Travis Good is an MD/MBA and co-founder of Catalyze. More about me.

  • Dan

    FYI Better is a collaboration between Mayo and S+C (Mayo is an LP in S+C’s fund). The CEO is the former CTO/COO of Health Hero Network (Geoff Clapp) and there are actually a few former Rock Health interns/employees now working for the company. While they are certainly starting out as a white glove service, Better is part of Mayo’s initiative to reach 200 million people by 2020 ( Start with the group who will pay today and use the experience to figure out new ways to deliver a similar value at a lower price point. It also service to benchmark the value of a service.

  • I don’t know what the “needs of populations” are, Travis, but I do know what the needs of individual human beings are, and they are very much the same – a great doctor when you need one – and this is the “one size fits all” model that is applicable to everybody.
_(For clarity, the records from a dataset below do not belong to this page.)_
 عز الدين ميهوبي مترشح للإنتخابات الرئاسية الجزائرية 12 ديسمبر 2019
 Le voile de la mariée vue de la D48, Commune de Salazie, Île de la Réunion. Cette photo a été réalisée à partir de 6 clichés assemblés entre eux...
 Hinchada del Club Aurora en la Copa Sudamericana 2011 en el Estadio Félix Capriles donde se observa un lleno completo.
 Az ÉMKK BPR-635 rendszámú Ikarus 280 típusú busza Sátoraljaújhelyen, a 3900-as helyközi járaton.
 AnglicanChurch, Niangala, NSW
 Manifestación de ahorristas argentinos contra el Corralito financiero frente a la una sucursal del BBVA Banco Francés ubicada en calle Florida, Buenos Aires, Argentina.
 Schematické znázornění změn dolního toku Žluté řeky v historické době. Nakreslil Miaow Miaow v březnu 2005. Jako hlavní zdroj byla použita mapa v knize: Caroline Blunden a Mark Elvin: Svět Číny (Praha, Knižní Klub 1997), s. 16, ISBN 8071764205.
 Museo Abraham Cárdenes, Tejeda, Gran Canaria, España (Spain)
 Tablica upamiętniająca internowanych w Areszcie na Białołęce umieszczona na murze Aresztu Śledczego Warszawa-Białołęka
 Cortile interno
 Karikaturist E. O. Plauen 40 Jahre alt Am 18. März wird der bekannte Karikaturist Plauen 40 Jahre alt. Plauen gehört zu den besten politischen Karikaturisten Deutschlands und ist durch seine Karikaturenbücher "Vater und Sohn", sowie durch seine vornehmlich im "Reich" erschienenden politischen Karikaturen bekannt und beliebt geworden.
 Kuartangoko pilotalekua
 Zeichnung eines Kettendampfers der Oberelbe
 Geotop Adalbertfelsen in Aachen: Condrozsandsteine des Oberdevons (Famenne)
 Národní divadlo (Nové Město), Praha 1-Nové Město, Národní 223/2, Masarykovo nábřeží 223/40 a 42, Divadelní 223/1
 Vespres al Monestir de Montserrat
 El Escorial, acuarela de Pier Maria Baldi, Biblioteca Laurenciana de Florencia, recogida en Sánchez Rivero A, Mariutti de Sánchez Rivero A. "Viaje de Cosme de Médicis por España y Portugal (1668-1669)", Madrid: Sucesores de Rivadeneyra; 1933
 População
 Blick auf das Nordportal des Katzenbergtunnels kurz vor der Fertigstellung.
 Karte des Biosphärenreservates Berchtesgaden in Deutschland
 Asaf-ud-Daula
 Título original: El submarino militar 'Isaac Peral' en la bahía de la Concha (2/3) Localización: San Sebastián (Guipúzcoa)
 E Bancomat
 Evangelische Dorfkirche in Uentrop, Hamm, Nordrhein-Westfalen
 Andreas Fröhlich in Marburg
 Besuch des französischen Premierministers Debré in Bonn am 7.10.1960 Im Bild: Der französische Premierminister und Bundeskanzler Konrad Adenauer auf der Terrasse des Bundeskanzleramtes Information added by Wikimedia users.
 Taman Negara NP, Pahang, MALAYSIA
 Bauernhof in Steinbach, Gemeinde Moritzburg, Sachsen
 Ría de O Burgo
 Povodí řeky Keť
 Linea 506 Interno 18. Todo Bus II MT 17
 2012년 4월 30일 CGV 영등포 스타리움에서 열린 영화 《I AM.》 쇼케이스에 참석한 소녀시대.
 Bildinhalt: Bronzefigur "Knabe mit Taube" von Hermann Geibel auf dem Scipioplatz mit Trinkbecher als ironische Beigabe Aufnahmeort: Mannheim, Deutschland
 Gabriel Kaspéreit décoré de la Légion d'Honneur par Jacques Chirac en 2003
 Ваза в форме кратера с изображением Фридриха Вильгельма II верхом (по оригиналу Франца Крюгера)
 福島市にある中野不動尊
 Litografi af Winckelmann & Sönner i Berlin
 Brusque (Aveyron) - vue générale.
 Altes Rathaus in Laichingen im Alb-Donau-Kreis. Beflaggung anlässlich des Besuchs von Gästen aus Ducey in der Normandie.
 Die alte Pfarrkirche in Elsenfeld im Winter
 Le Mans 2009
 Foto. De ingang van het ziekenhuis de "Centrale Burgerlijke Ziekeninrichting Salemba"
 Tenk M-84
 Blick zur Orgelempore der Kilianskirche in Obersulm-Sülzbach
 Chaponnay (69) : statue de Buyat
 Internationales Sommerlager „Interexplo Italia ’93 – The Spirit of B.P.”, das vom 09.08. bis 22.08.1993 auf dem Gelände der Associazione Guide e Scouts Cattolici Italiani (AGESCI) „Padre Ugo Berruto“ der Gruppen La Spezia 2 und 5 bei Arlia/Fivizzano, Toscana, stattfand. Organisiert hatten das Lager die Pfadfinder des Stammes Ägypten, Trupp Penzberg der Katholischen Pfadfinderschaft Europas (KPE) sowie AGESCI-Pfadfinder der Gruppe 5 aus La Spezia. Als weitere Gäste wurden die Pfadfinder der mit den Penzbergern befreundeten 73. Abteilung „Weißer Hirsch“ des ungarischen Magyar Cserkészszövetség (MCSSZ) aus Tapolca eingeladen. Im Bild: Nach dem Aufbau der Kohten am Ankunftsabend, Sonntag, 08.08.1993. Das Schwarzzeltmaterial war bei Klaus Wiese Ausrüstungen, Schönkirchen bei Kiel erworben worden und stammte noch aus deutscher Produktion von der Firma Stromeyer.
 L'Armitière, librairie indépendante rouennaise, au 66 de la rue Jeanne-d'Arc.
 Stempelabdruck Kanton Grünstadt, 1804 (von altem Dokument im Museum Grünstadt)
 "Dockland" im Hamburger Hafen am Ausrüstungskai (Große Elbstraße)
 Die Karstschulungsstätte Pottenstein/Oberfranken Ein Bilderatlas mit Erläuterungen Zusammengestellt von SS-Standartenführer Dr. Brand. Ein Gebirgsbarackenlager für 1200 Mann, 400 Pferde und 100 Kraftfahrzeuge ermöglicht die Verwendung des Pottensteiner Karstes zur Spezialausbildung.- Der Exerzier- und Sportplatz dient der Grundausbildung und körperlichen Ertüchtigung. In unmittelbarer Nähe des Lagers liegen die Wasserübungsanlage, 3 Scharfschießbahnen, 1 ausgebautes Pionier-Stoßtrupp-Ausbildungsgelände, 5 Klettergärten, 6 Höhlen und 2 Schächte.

The discrepancy arises not from the variability in “needs”, but from the “diversity” in ability to pay to have those needs met. All the marketing language about values and cultural preferences nonsense is just another way of saying that rich people get Uber doctors on demand, and poor people get specially trained community workers or some other mobile innovation imported from Bangladesh, or wherever children make tee shirts now.

  • travisjgood

    Thanks Margalit! While I agree that the need for access to a good doctor is universal, and that variability in ability to pay is a discrepancy, I was more referring to different services and approaches that provide access – telehealth, virtual visits, follow-up messaging, etc.

    A “great doctor when you need one”, when everyone needs one, is a great aim but it’s not that simple, and not just because of the economics. There is huge variability in trust and comfort level with doctors, and much of this is driven by socio-economic factors. So sometimes those that “need” a good doctor won’t access them until it’s too late.

  • travisjgood

    Thanks Dan! I did know Better and Mayo was a collaboration, but have no idea the extent. Did Mayo invest and/or have an equity stake?

    And I did know Geoff is involved with S+C because my co-founder met with him at the S+C office when we were fundraising. I just didn’t see the funding announcement for Better.

    I did not know Better was part of that initiative. I definitely understand testing these services in easier, willing and able to pay, populations, but my big question is if and how they flip to low cost options. It seems to be there would have to be a compelling business case for the transition as these companies are VC funded and I would assume have growth and exit considerations.